Programme / Budget / Real Increase / Decrease in 2015/16 / Real Percent change in 2015/16
R million / 2014/15 / 2015/16
Sub-programme 1: Management: Governance and Intergovernmental Relations / 16.5 / 20.8 / 3.3 / 20.29 per cent
Sub-programme 2: Intergovernmental Relations Coordination / 9.9 / 9.6 / - 0.7 / -7.47 per cent
Sub-programme 3: Intergovernmental Fiscal Relations / 13.1 / 10.8 / - 2.8 / -21.33 per cent
Sub-programme 4: Governance and Public Participation / 6.3 / 5.3 / - 1.2 / -19.73 per cent
Sub-programme 5: South African Local Government Association / 26.9 / 9.2 / - 18.1 / -67.37 per cent
Sub-programme 6: Municipal Demarcation Board / 44.2 / 45.8 / - 0.5 / -1.13 per cent
Sub-programme 7:South Africa Cities Network / 6.1 / 6.3 / - 0.1 / -1.45 per cent
Sub-programme 8:United Cites and Local Government of Africa / 5.6 / 5.8 / - 0.1 / -1.17 per cent
Sub-programme 9:Local Government Equitable Share / 44 490.1 / 50 207.7 / 3 418.0 / 7.68 per cent
Total / 44618.7 / 50321.3

5.4.Programme 4: National Disaster Management Centre

The National Disaster Management Centre (NDMC) is meant to promote an integrated system of disaster risk management.
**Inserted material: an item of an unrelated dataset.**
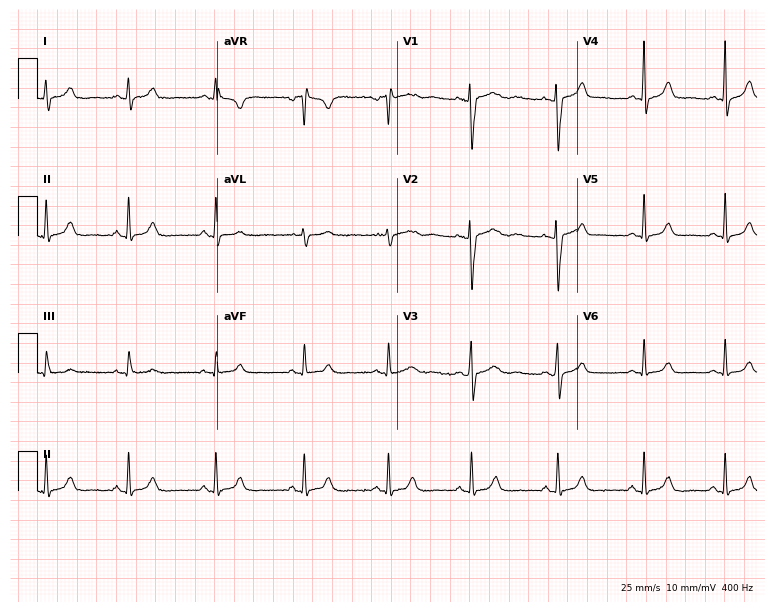
Standard 12-lead ECG recorded from a 24-year-old female patient. Read as a normal ECG.

Over the 2015 Medium Term Expenditure Framework period government has reprioritised, among other things, the repair of provincial and municipal infrastructure damaged by disasters in 2014 and 2015.This reprioritisation, as noted previously, has seen a 28.3 per cent reduction in the 2015/16 estimated allocation for the NDMC – the highest compared to all other programmes. The reduction is primarily related to sub-programme 5 where disaster relief transfers shrink by 38 percent.
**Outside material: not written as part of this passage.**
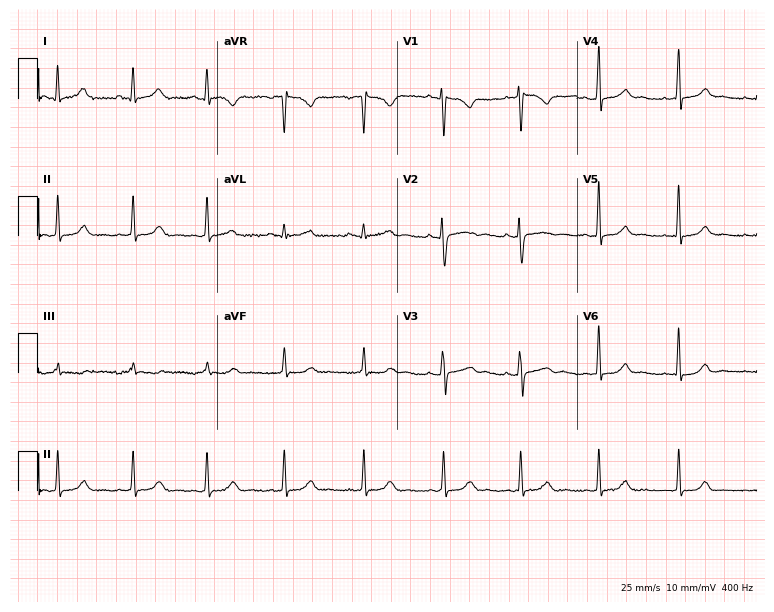
12-lead ECG from a female, 39 years old. Labelled as a normal ECG.

Table 5: Programme 4: National Disaster Management Centre

Programme / Budget / Real Increase / Decrease in 2015/16 / Real Percent change in 2015/16
R million / 2014/15 / 2015/16
Sub-programme 1: Management: Head of Disaster / 4.5 / 6.8 / 2.0 / 44.19 per cent
Sub-programme 2: Legislation, Policy and Compliance Management / 6.1 / 5.6 / - 0.8 / -12.40 per cent
Sub-programme 3: Planning, Coordination and Support / 13.8 / 12.9 / - 1.5 / -10.80 per cent
Sub-programme 4: Intelligence and Information Systems Management / 26.0 / 25.9 / - 1.3 / -4.95 per cent
Sub-programme 5: Disaster Relief Transfers / 561.0 / 364.3 / - 213.4 / -38.04 per cent
Sub-programme 6: Integrated Disaster Management Monitoring and Evaluation Systems / 2.1 / 2.3 / 0.1 / 4.51 per cent
Sub-programme 7: Municipal Disaster Recovery Grant / 194.3 / 188.9 / - 14.1 / -7.23 per cent
Total / 807.8 / 606.7

5.5.Programme 5: Provincial and Municipal Governance Support

This programme provides oversight, support systems and regulatory mechanisms for provincial and municipal government and associated entities. The 2015/16 financial year sees the introduction of the Municipal Demarcation Transition Grant to assist those municipalities affected by the boundary re-determination process in preparation for the 2016 local government elections. Table 6 also shows significant reductions under sub-programmes 2 (27.7 percent) and this may be due to the fact that the Department has finalised the Interventions, Monitoring and Support Bill, which, among other things, seek to guide provinces on the process of intervening in municipalities in terms of Section 139 of the Constitution.